Israel’s surprise military strike on Iran has jolted oil markets and cast fresh attention on the recent production decisions by Saudi-led Opec+, sparking debate over whether Riyadh ramped up oil output to support US strategic aims in the region, the Financial Times reported.
Opec+ boosted supply ahead of crisis
In an unexpected move earlier this year, Opec+ accelerated the return of idle crude oil production despite falling prices. While some market watchers viewed this as a response to US pressure—particularly from President Donald Trump—others argue the group had independent reasons.
Bob McNally, a former White House energy adviser, suggested Trump’s priorities—countering Iran, controlling inflation, and isolating Russia—aligned with more oil on the market, but cautioned against assuming a direct quid pro quo. Still, Trump had publicly urged Saudi Arabia to help lower fuel costs, with some analysts speculating this may have been a prelude to a military confrontation with Iran.
Saudi reluctance shaped by past mistakes
While the White House may have wanted more Saudi oil, Riyadh appeared wary of repeating past missteps. In 2018, after Trump urged Opec to pump more oil ahead of sanctions on Tehran, he ultimately granted waivers to buyers of Iranian crude. That decision sent global oil prices crashing below $50 a barrel—well below many producers’ budget needs.
Saudi energy minister Prince Abdulaziz bin Salman reportedly warned internally against repeating that error. Although Opec+ production cuts were initially intended to support higher prices, they were losing effectiveness, prompting Riyadh to reclaim market share as other members—like Kazakhstan—exceeded their output limits.
Oil as leverage in broader US-Saudi ties
Some analysts suggest that Saudi Arabia’s production changes may have been aimed at securing strategic benefits from Washington beyond oil. Helima Croft of RBC Capital Markets pointed to Trump’s recent visit to Riyadh, during which the Saudis reportedly made progress on US-supported initiatives, including AI development, nuclear energy, and defense cooperation.
“Though there has been significant push back against the suggestion that there was a ‘pump for Trump’ deal,” Croft noted, “Riyadh came away from the Trump visit with significant deliverables.”
Trump’s options narrowing amid price surge
Following Israel’s attack, crude prices spiked sharply on Friday, raising fresh inflation concerns for the US economy. Analysts say this complicates Trump’s approach to other geopolitical flashpoints, including potential new sanctions on Russia. Kevin Book of ClearView Energy Partners said Opec+ supply boosts might offset disruption from either Iran or Russia—but not both.
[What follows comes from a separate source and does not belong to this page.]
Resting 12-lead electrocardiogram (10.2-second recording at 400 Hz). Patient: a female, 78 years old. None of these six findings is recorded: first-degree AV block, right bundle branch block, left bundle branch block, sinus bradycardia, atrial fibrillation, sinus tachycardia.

To manage the fallout, Trump could tap the US Strategic Petroleum Reserve (SPR), which now holds about 400 million barrels after drawdowns during the Biden administration. Alternatively, he could pressure Riyadh to increase production further, though that may prove diplomatically sensitive.
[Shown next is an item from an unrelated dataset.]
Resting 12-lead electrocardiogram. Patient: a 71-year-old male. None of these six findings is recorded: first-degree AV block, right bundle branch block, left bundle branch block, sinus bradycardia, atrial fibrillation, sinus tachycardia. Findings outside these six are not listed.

Riyadh caught in regional balancing act
Iran remains a founding member of Opec, and Saudi Arabia is currently navigating a cautious détente with its Gulf neighbours. Analysts believe Riyadh will be reluctant to jeopardize those efforts, even if pressured by Washington.
“When oil prices go up, the president calls Saudi Arabia,” said McNally. “But this time, the answer might not come as quickly.”